Working with the IDS Commission and its staff, he helped establish new requirements for counsel appointed in capital cases, including mandatory training and case consultations. He has also provided strong support for attorneys in the private bar, public defender offices, and nonprofit offices who represent capital defendants. In addition, he has worked hard to ensure that attorneys have the resources they need to represent their clients effectively. With the implementation of new requirements for counsel, more resources and greater oversight of capital cases, the number of death sentences has plummeted.

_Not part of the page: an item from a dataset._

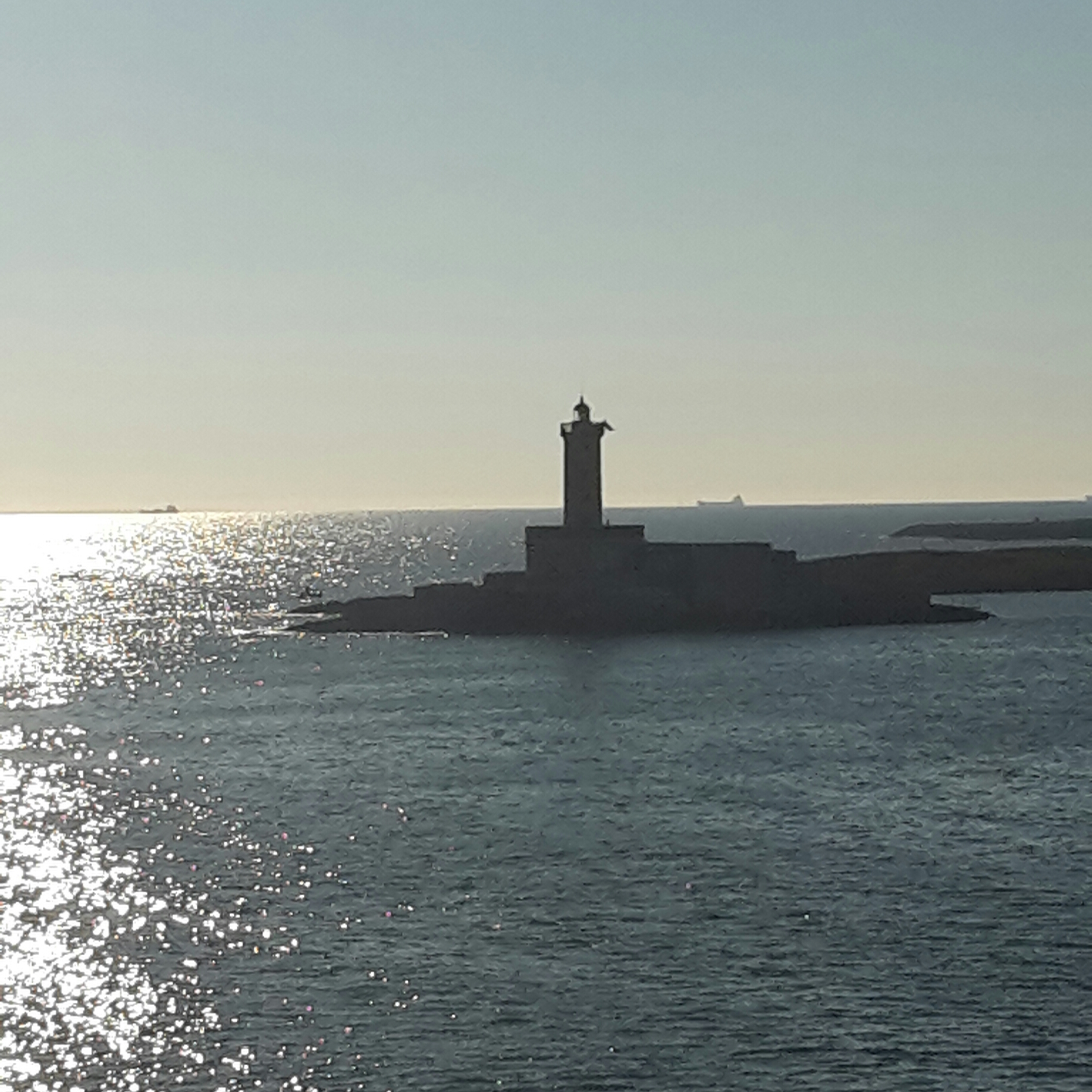 Il vecchio faro sull'isola Traversa nell'arcipelago delle Pedagne. È stato costruito nel 1859 e attualmente svolge la funzione di fanale rosso automatizzato.

In the 1990’s, juries in North Carolina were returning between 20 to 30 death sentences every year. In 2002, Hurley’s first year as Capital Defender, there were only seven death penalty verdicts. In recent years, the number of death sentences has declined still further. In 2012, for the first time since the death penalty was reinstated in North Carolina in 1977, there were no death penalty verdicts in the state.
Hurley has also represented capital defendants at trial and in post-conviction proceedings. In the notorious case of Kawame Mays, Hurley and his co-counsel represented an African-American defendant who was charged with killing two white people in Wake County, one of whom was a police officer. Despite the fact that few people in the legal community thought they had a chance to save Mays’ life, after two very contentious trials, Hurley and his co-counsel were able to obtain two life sentences for their client. Hurley still represents two death row inmates in post-conviction proceedings.
Connie Vetter - 2014 Sharon Thompson Award
For extraordinary efforts toward advancing equal rights for LGBT persons in North Carolina
Attorney Connie J. Vetter opened her law office in Charlotte in 1994 and has focused her practice primarily on the needs of lesbians, gay men, bisexuals and transgender individuals and couples. She has been described as Charlotte’s leading LGBT rights lawyer.
Vetter tirelessly lobbied the Charlotte City Council for nondiscrimination policies and domestic partner benefits. She has organized three CLE programs on LGBT issues for the Mecklenburg County Bar Association. She has a passion for educating people about the law and speaks frequently on LGBT legal issues to organizations, college classes and professional forums. She has arranged and spoken at numerous seminars to explain LGBT legal issues, including second parent adoption and the case against Amendment One.
Vetter has served on the boards of the Lesbian & Gay Community Center, NC GALA Institute for Equal Rights, North Carolina Gay & Lesbian Attorneys, Mecklenburg Gay & Lesbian Political Action Committee, Equality NC, Time Out Youth and OutCharlotte. She was appointed to the Charlotte-Mecklenburg Community Relations Committee by Charlotte City Council in 2004. In 2006, she was the Parade Marshall for North Carolina Gay Pride.